History is a funny thing in that it takes no prisoners. One thing American Conservatives have wrestled with since the foundation of the republic is just what it is they are supposed to be conserving. Europeans and Latin Americans were fairly clear on the point, with a rejection of the principles of the French Revolution and concomitant adherence to altar and throne. The religious patterns of our early settlement and the revolutionary origins of our government, however, made any such easy definition impossible. Complex arguments have been made both for and against the supposed “Conservatism” of the Federalists and the Anti-Federalists, of Hamilton and Jefferson, of the Whig Party and the Democratic, of the Union and the Confederacy, and of the gold standard supporters and the Silverites. Perhaps these contradictions have never been so glaring as during the Great Depression, with the work of a man named Seward Collins (1899–1952).
Heir to a national chain of tobacco shops, Collins’s privileged upbringing and education culminated in his stint at Princeton where, as an undergraduate, he became friendly with F. Scott Fitzgerald. After graduation, he threw himself into the New York literary highlife of the Roaring Twenties. At this stage of his life, he held to the fashionable Leftist Modernism in political and literary matters affected by his friends. Wanting to do something serious to encourage literature in the United States, in 1927 Collins purchased The Bookman. He continued its tradition of publishing both new fiction and literary criticism by some of the best-known writers of the time—including Sherlock Holmes’s creator, Sir Arthur Conan Doyle.

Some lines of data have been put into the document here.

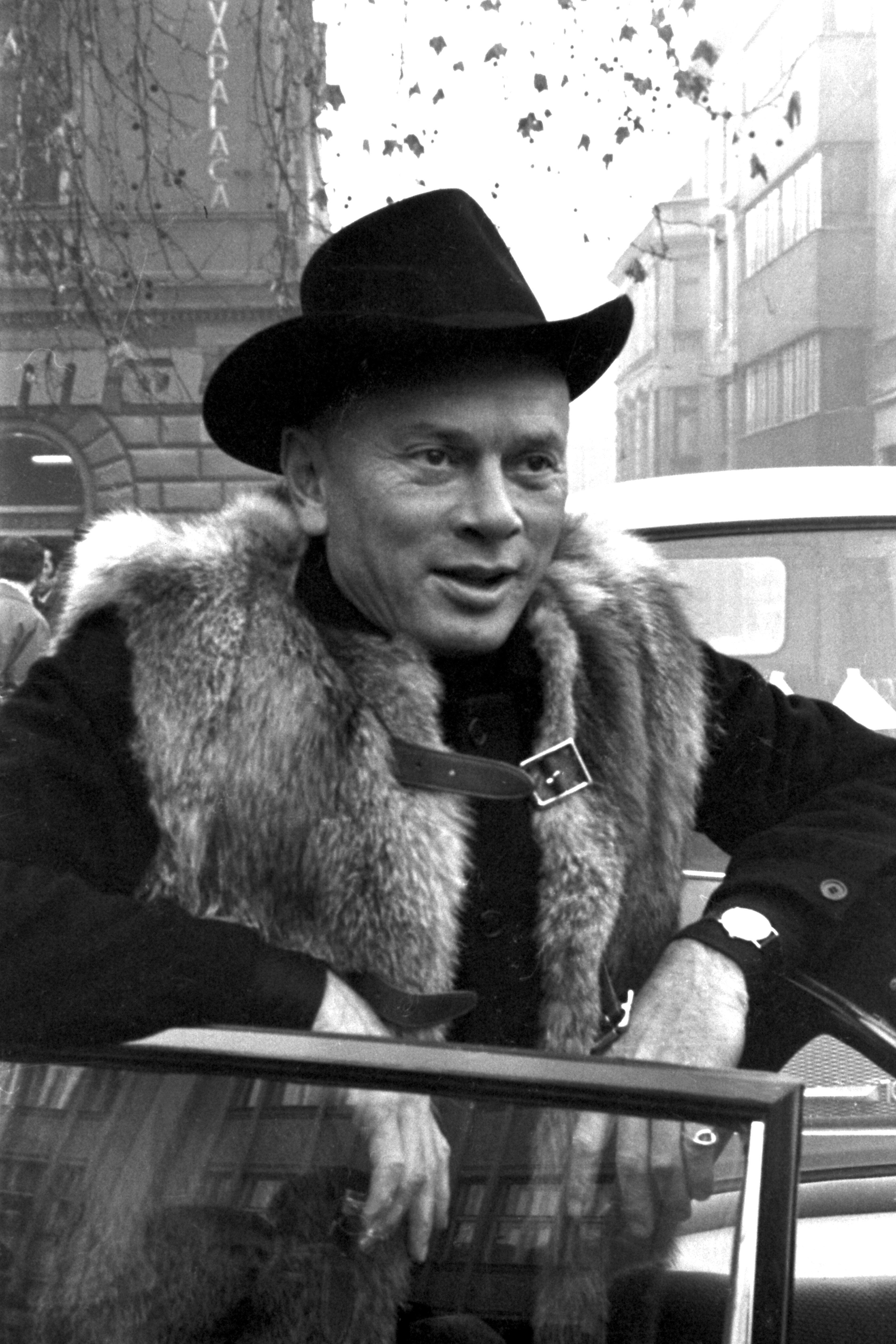 Jul Briner u Sarajevu, 1969. Autor fotografije Stevan Kragujević (po odobrenju Tanje Kragujević)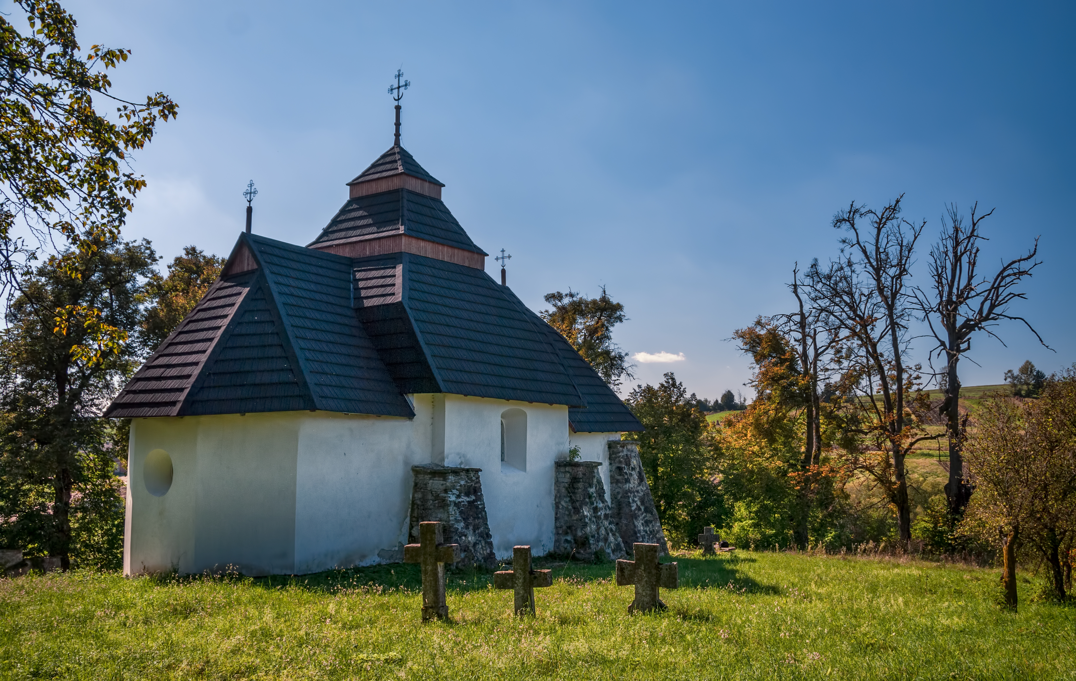 Церква Св. Миколая, Чесники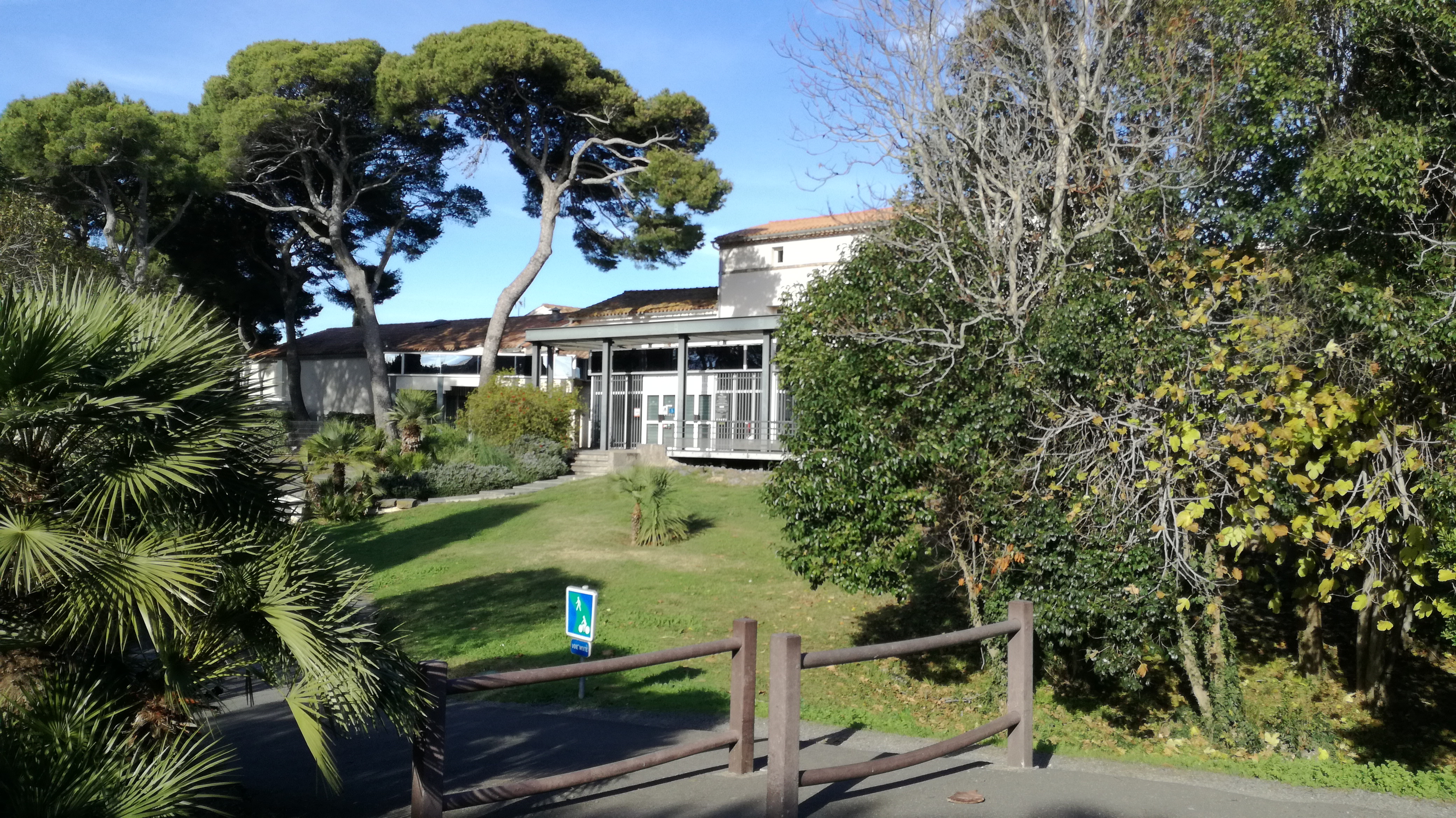 Musée de l'Ephèbe Archéologie Sous-Marine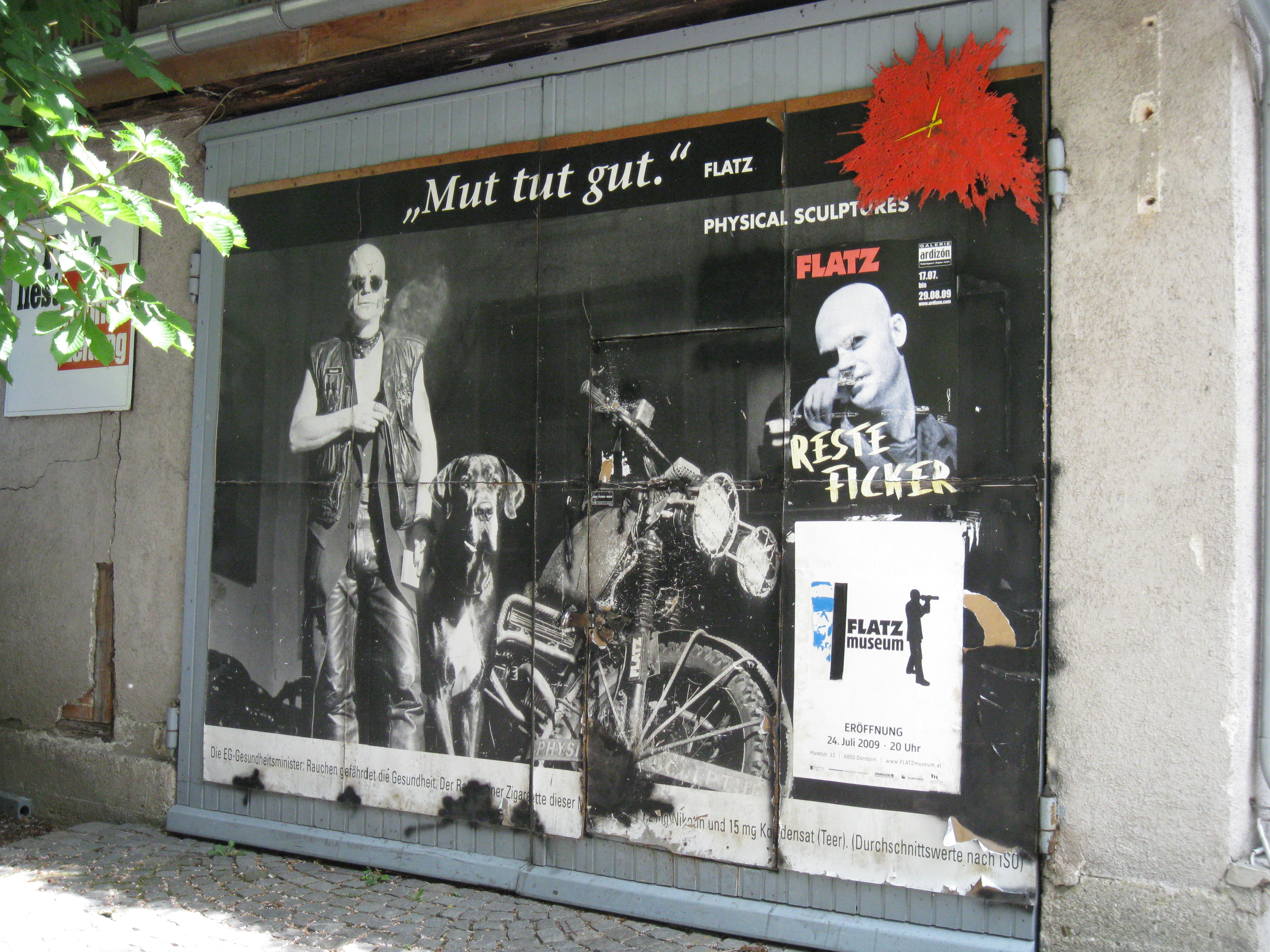 Details vor dem Atelier von Wolfgang Flatz, Praterinsel, München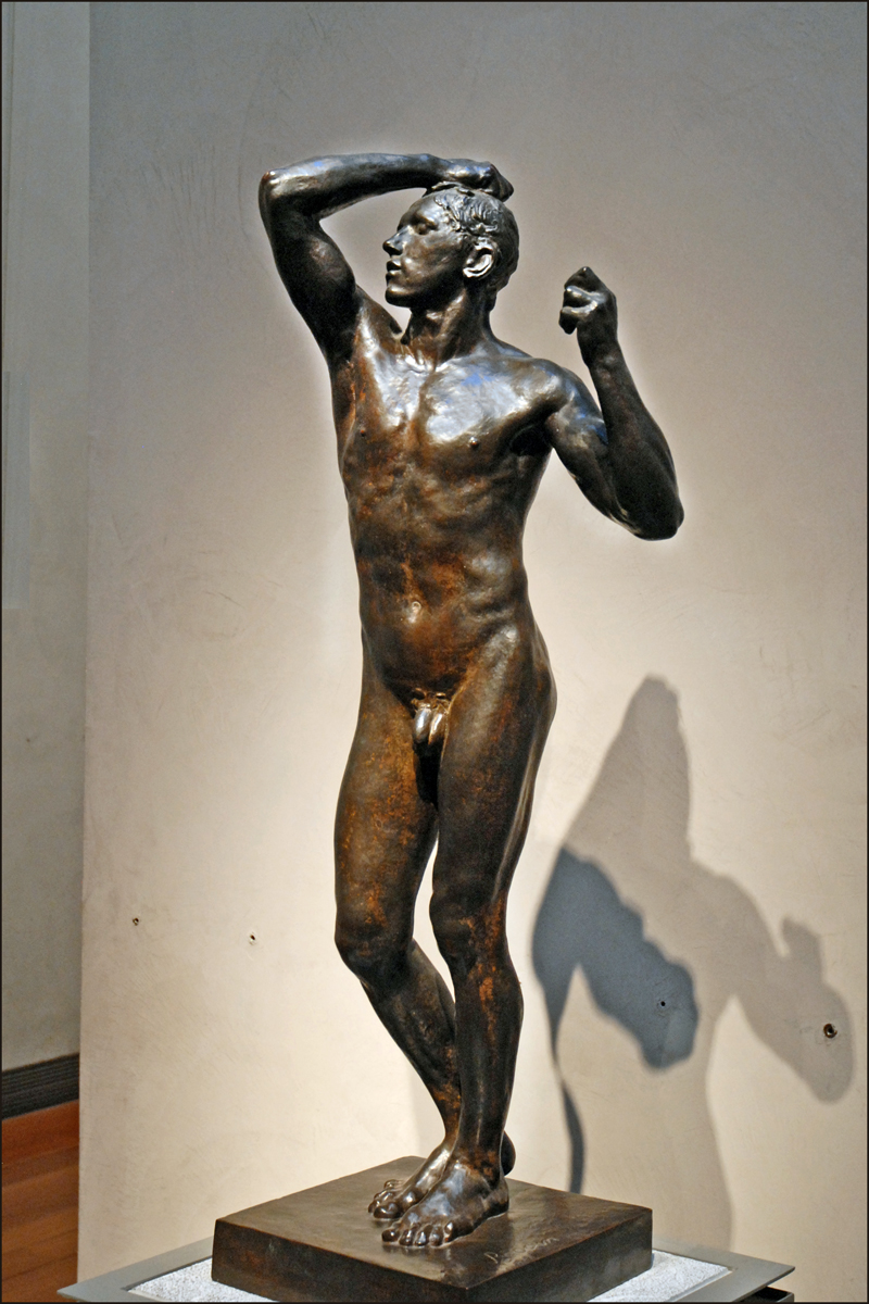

During his association with this magazine, Collins gradually moved away from his liberal views, and came increasingly to embrace the style of literary criticism originated by Irving Babbitt and Paul Elmer More, dubbed the “New Humanism.” As the 1920s ended and the Great Depression descended upon the United States, Collins increasingly critiqued both capitalism, which in his view had created the crisis, and communism, which sought to treat the evil with an even worse medicine. He also noted—as did many other American commentators at the time—that Mussolini’s Italy was seemingly sailing through the Depression with minimal apparent distress. This Collins came to attribute to Italian corporatism and to Mussolini’s strong leadership exercised for the common good. The “Dirty Thirties” commenced, and “fascism” as Collins understood it seemed to him to be a better and better solution.